The toast snafu forgotten, Luisa was quiet as she reached for an apple in the pantry. Then, as she walked from the room, Luisa said, “Well, I am not the good at English. But I will not get the better until I try, hmm?” The room was quiet as she left. The rain pattered on the window pane. I pulled my laptop towards me, said goodbye to Air Lingus Flights as I closed the Internet tab, and pulled up a Ted Talk about sucking it up. It was time to try to get the better.

I went into work the next day determined to try. No longer would I go day to day lost in my own vision of success. I quickly came to realize that if I was going to be as good as they wanted me to be, I needed to know what they wanted me to be. To know this, I had to listen.

And listen I did. I double-checked with my supervisor on every instruction given. It became vital to me that I understood others as they wished to be understood. I listened, and every week’s end, I asked my supervisor whether I’d shown improvement. As I did this, my supervisor’s words ceased to be charmingly unintelligible; I began to speak as he spoke because I had sought to hear him as he wished to be heard. Wee Scots words started blooming in my conversation; seeds of shared purpose grew in the cracks of my previous misunderstandings. I focused on the small things—listening, being respectful, looking for their point of view so that I could see through it, too. Slowly, the small things improved.

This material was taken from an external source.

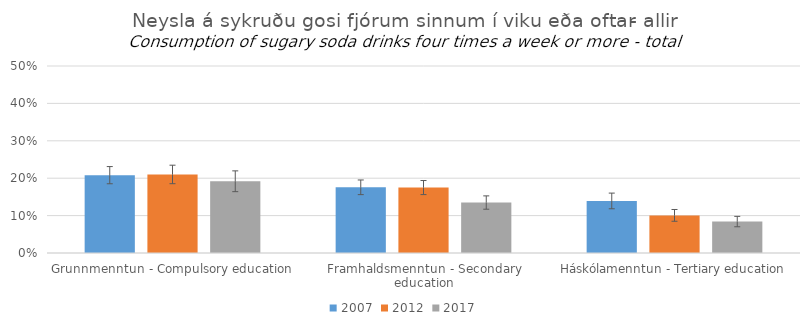
| Category | 2007 | 2012 | 2017 |
|---|---|---|---|
| Grunnmenntun - Compulsory education | 0.208 | 0.21 | 0.192 |
| Framhaldsmenntun - Secondary education | 0.176 | 0.175 | 0.135 |
| Háskólamenntun - Tertiary education | 0.139 | 0.101 | 0.084 |

But it wasn’t only the small things, was it? Or rather, it was the small things leading me to understand that what I was missing was one big thing, as overarchingly key to professional success as the Scottish sky was grey. I had lacked empathy. I began to see my colleagues as my friends, their work as my cause, their passion as my mission. Empathy—this capacity to understand what another person was experiencing from their frame of reference—was why flags still waved over Culloden, why tartan-edged wreaths sat below grave cairns, why thyme sprigs still meant courage and listening meant caring. We wish to walk a mile in another clansman’s kilt.

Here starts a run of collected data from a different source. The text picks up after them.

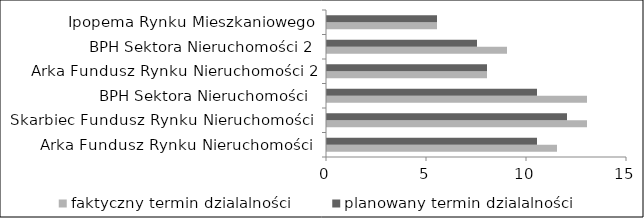
| Category | faktyczny termin dzialalności | planowany termin dzialalności |
|---|---|---|
| Arka Fundusz Rynku Nieruchomości  | 11.5 | 10.5 |
| Skarbiec Fundusz Rynku Nieruchomości  | 13 | 12 |
| BPH Sektora Nieruchomości  | 13 | 10.5 |
| Arka Fundusz Rynku Nieruchomości 2 | 8 | 8 |
| BPH Sektora Nieruchomości 2 | 9 | 7.5 |
| Ipopema Rynku Mieszkaniowego | 5.5 | 5.5 |

Scottish landscape with several gravestones

I stand now, watching empathy at work in the people walking the battlefield. The view is different here than when I stood on the bluff above. I can more fully hear the guide, smell the peaty heather, feel the history that seeps through the rocky ground. The people are listening—to the land, to the tour guide, to the wind that whistles much as it did 273 years ago when the Jacobite Scottish clansmen took their stance in empathetic support of each other’s cause. Brushing past wild thyme as I walk, I sense the bravery it lends my heart as I approach my next step, and the next. I am listening, now, too.